There was another long silence as both trainers stared at nothing. Finally, Rowani said simply, “We’re really going to do this, aren’t we?”

The Shaman shrugged. “I think we both knew the answer when the little Ranger gave these to us.”

“Time in a bottle,” Rowani whispered, rolling the vial in her paw, before setting it back on the table next to the other.

Another few minutes passed, before Rowani reached over and switched the position of the two vials.

“What was that for?” Maugra asked.

“Mine had a little more. You could use a few more years and I didn’t want to risk waking up before puberty.”

“Going through that again would be awful!” the Goblin agreed, making a face. Then she gestured towards the bottles. “Thank you, Rowani. I truly mean that.”

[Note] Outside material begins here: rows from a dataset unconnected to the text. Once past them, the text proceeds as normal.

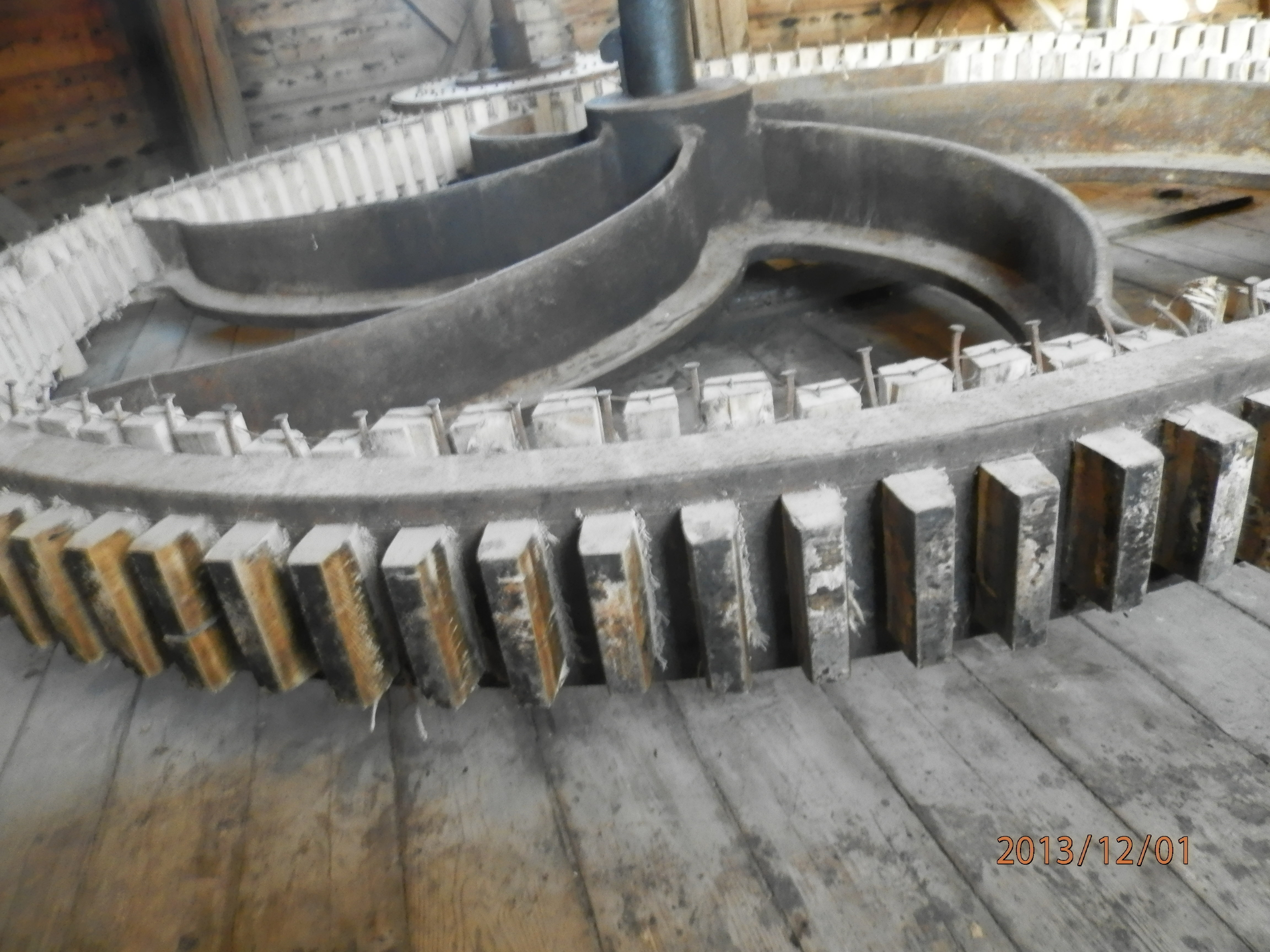 Stjernehjulet i Ramløse Mølle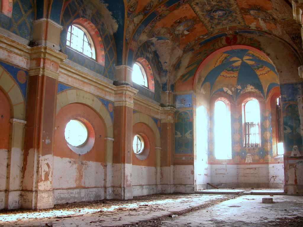 Підупалий стан костелу стааном на 2007р.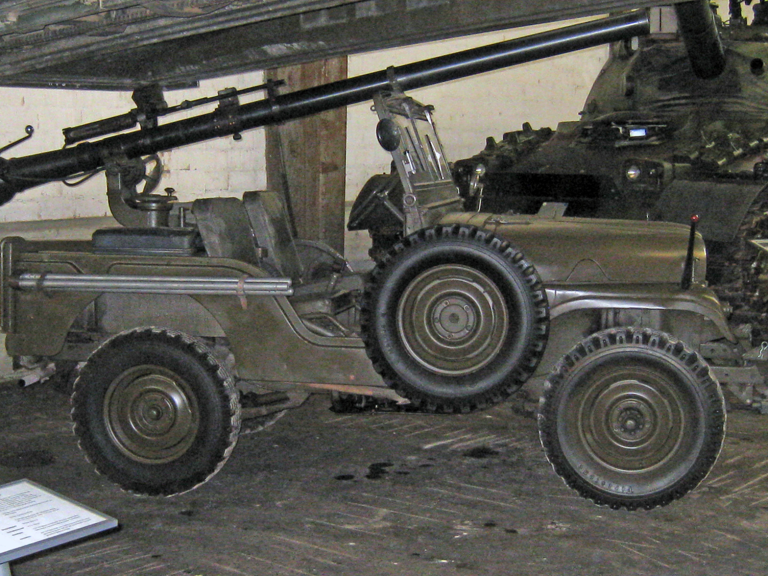 rückstossfreie Panzerabwehrkanone 58 im Militärmuseum Full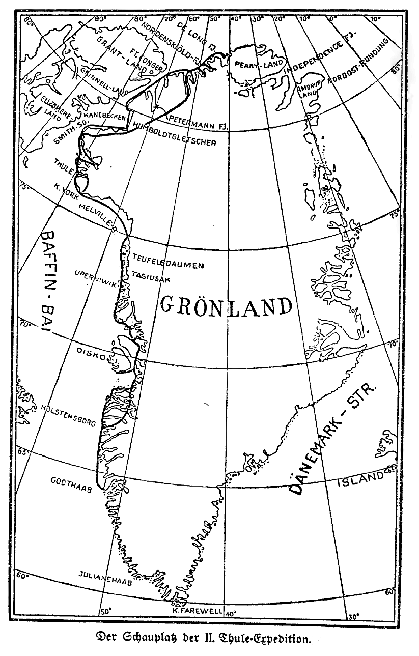 Route der 2. Thule-Expedition 1916 bis 1918.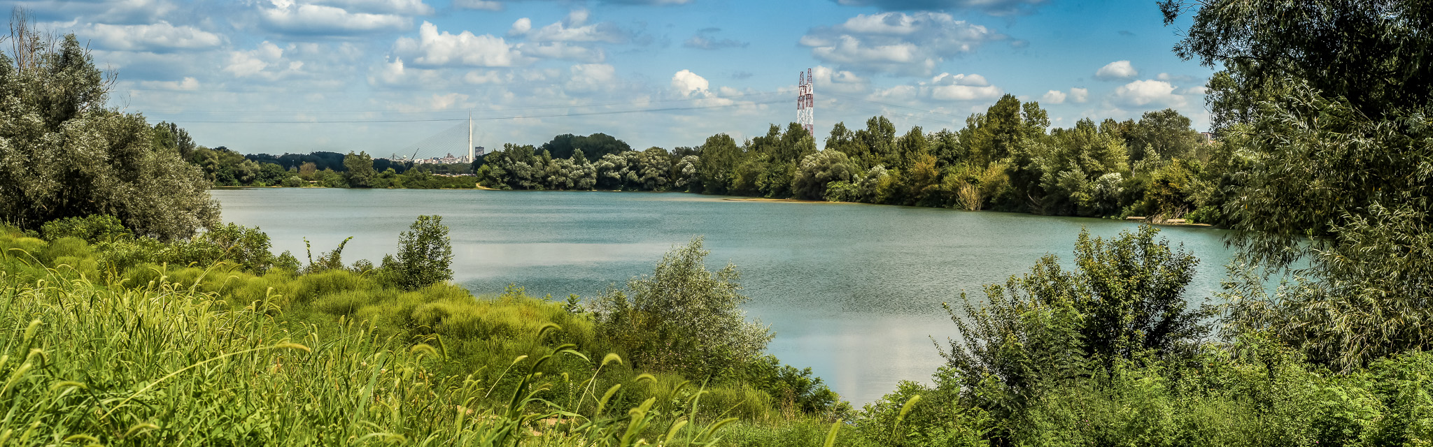 Akumulaciono jezero kraj Ade Ciganlije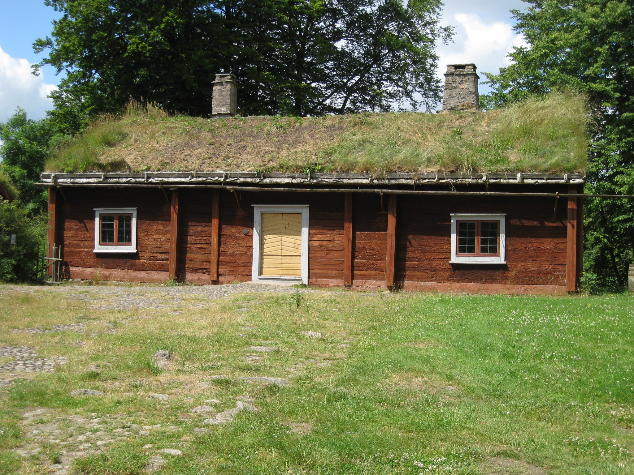 Linnés Råshult, Linnéstugan. Gården Råshult i Stenbrohults socken i Småland är känt som Carl von Linnés hembygd. Stenbrohults socken ingick i Allbo härad i Värend.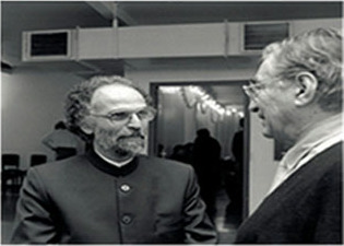 Lassâd Saïdi et Jaques Lecoq à la soirée de l'école Lecoq - Juin 1995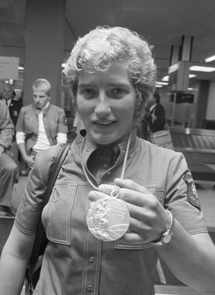 Mieke Jaapies. Links nog zichtbaar: Hansje Bunschoten.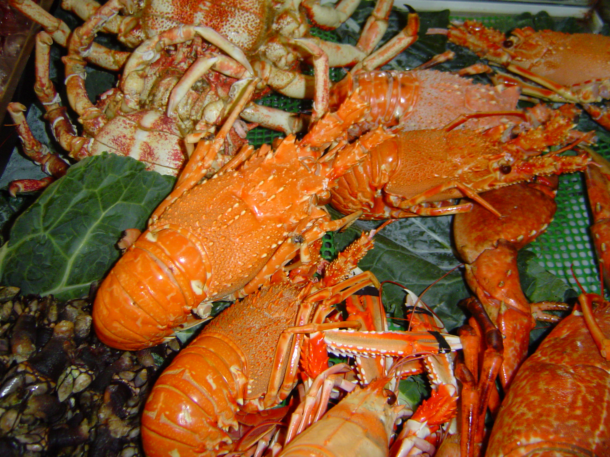 Homard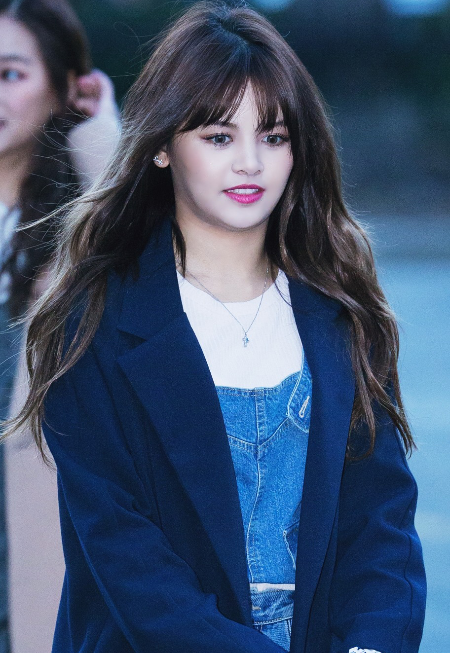 170224 뮤직뱅크 출근길 CLC Sorn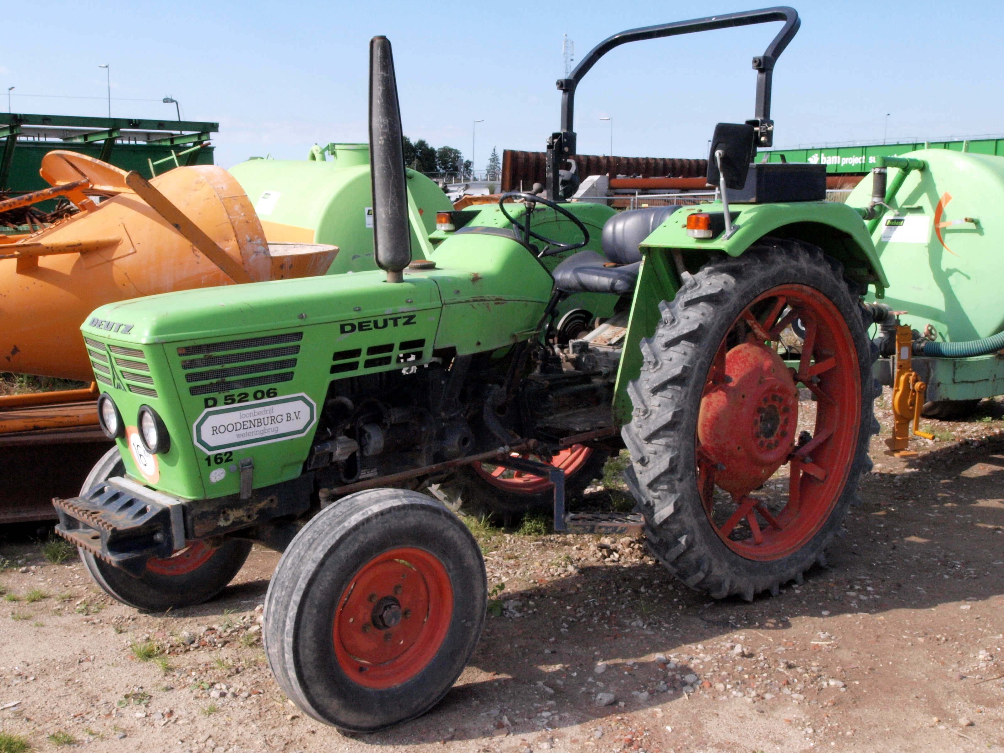 Deutz D 52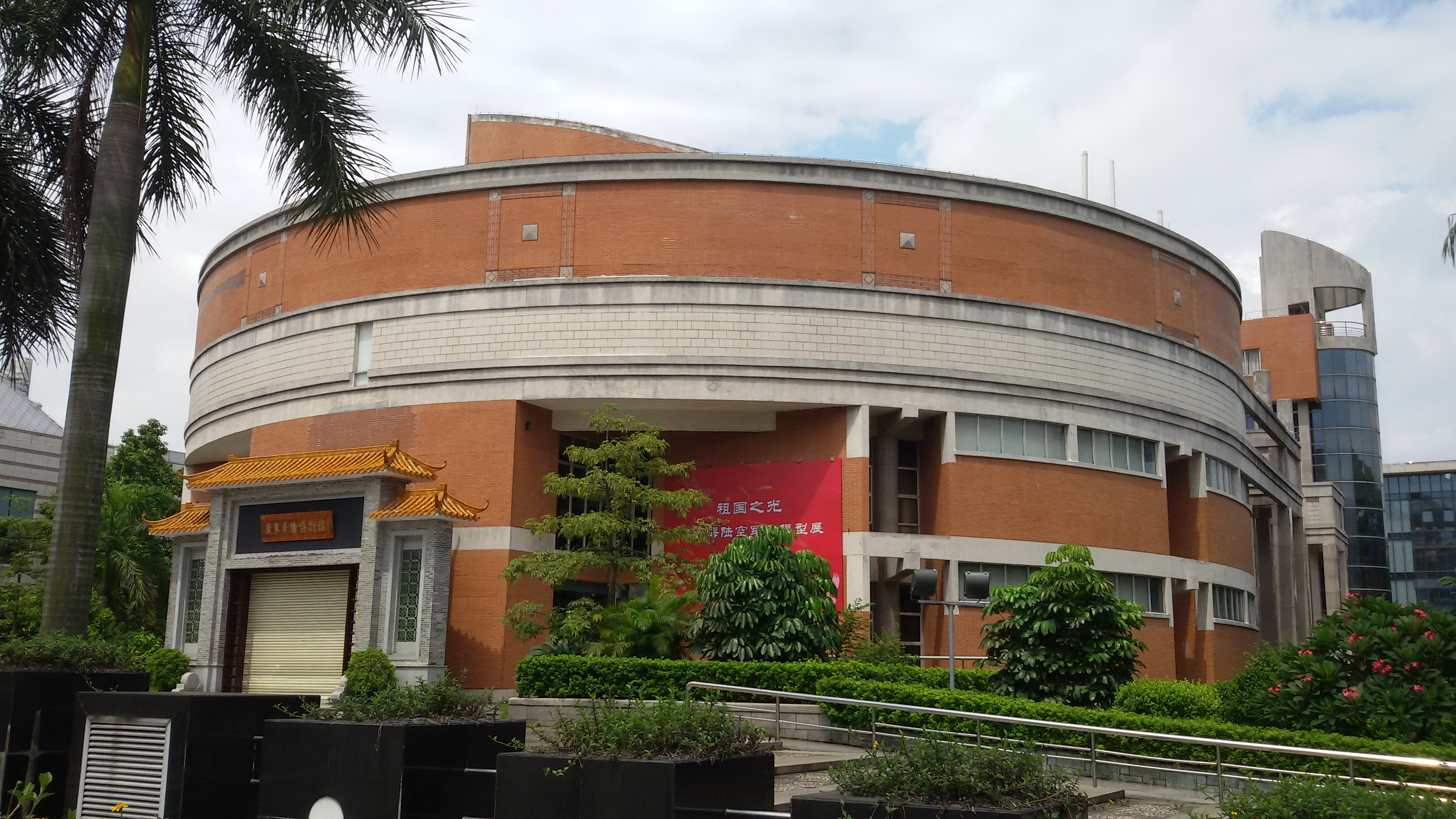 粵語: 廣東華僑博物館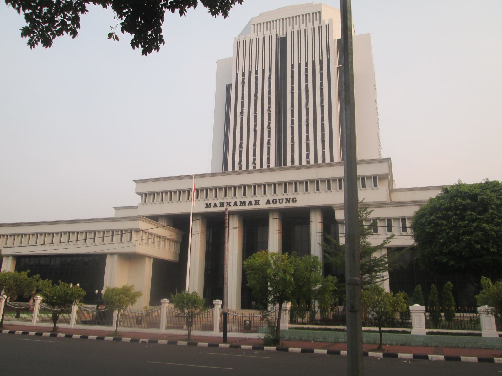 Gedung Mahkamah Agung Republik Indonesia Jl. Medan Merdeka Utara No, 9-13 Jakarta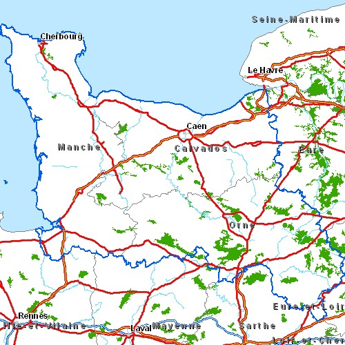 Carte routière de la région Basse-Normandie Légende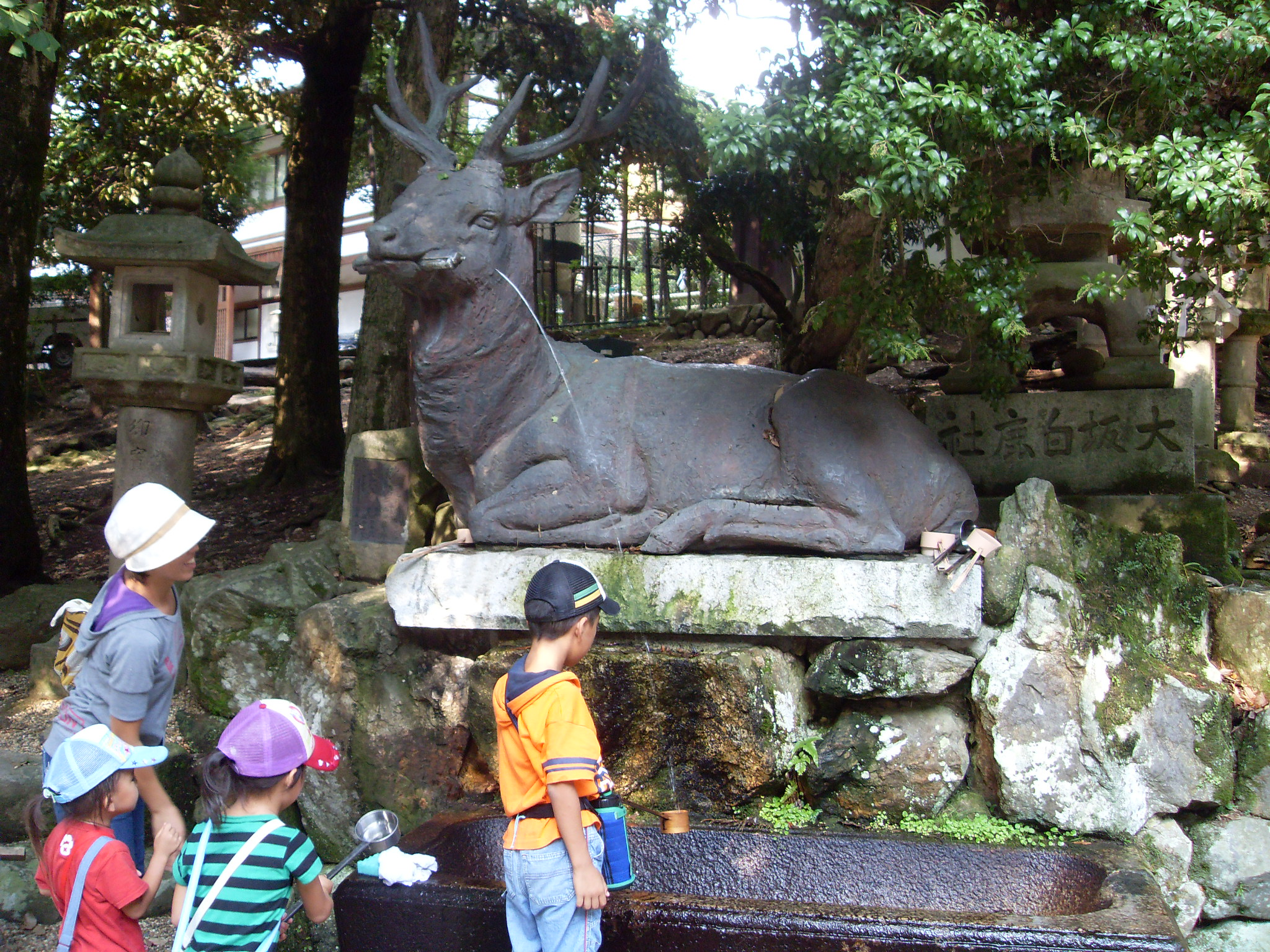 Deer chouzuya at Kasuga-taisha, Nara, Japan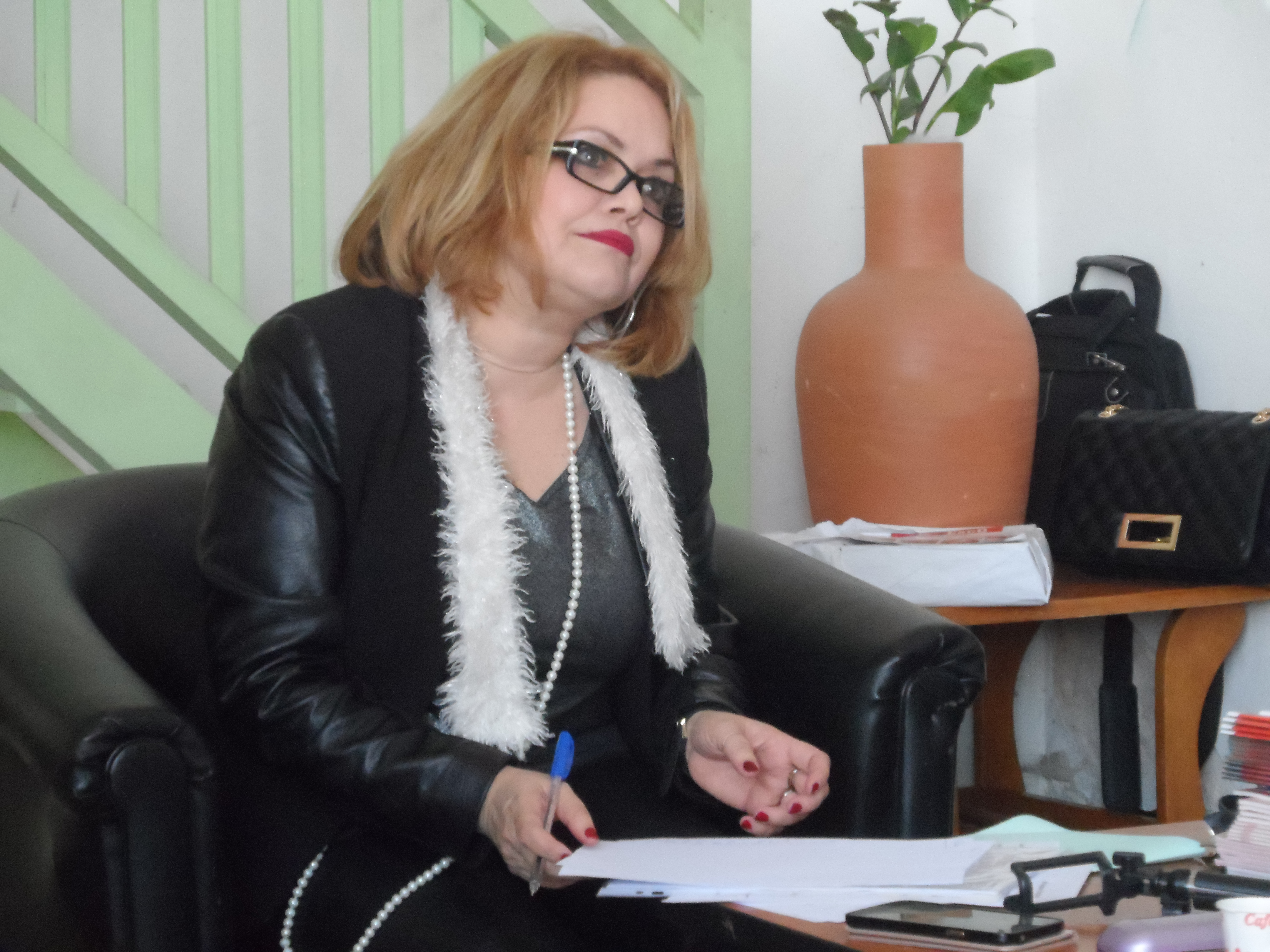 Au Forum littéraire organisé par le magazine L'ivrEscQ, journée dédiée à la femme du 8 mars 2017 à l'Agence Algérienne du Rayonnement Culturel

Both stared at the floor for a long while, introspective and saying nothing. Then, nearly simultaneously they each reached for their respective vial, picking it up and removing the stopper.

“A toast,” Rowani said, holding it up. “To fixing regrets.”

“Damn! That was good. Better than the one I was going to make,” Maugra said, smiling.

“What was it?”

“To getting laid.”

“Apparently we’re supposed to talk to the Faun about that,” Rowani laughed. Both trainers clinked together, and, as one, swallowed more time.